Given records Start Marker
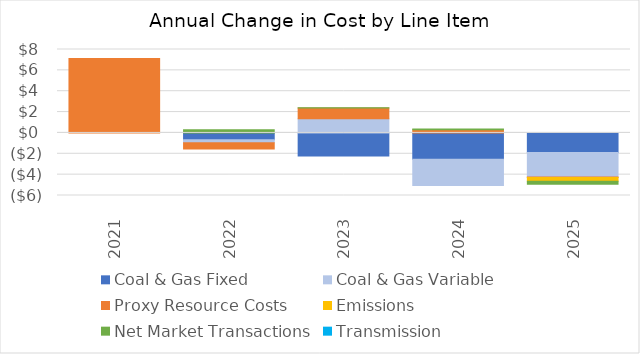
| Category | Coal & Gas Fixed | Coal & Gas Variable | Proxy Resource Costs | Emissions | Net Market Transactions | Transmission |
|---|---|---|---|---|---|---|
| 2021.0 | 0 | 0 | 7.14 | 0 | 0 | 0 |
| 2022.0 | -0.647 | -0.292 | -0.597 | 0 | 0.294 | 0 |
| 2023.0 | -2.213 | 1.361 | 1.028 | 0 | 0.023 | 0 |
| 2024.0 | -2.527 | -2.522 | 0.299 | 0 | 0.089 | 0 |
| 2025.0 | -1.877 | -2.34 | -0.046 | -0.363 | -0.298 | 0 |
Given records End Marker
Given records Start Marker
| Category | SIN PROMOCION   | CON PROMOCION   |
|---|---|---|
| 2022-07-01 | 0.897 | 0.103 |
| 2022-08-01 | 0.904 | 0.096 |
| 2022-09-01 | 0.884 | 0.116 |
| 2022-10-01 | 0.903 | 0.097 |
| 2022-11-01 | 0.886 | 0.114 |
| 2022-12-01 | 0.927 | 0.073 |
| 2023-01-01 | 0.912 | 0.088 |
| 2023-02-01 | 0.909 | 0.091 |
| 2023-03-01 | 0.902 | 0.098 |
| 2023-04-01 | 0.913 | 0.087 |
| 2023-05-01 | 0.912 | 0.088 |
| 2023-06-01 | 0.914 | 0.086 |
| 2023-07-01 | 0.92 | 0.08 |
Given records End Marker
### Exercise brief
Copy the lines of the data above exactly as written, beginning with the line containing "Transactions | Transmission |" and ending with the line containing "-0.298 | 0 |", and leave out all other lines.

### Answer space
| Category | Coal & Gas Fixed | Coal & Gas Variable | Proxy Resource Costs | Emissions | Net Market Transactions | Transmission |
|---|---|---|---|---|---|---|
| 2021.0 | 0 | 0 | 7.14 | 0 | 0 | 0 |
| 2022.0 | -0.647 | -0.292 | -0.597 | 0 | 0.294 | 0 |
| 2023.0 | -2.213 | 1.361 | 1.028 | 0 | 0.023 | 0 |
| 2024.0 | -2.527 | -2.522 | 0.299 | 0 | 0.089 | 0 |
| 2025.0 | -1.877 | -2.34 | -0.046 | -0.363 | -0.298 | 0 |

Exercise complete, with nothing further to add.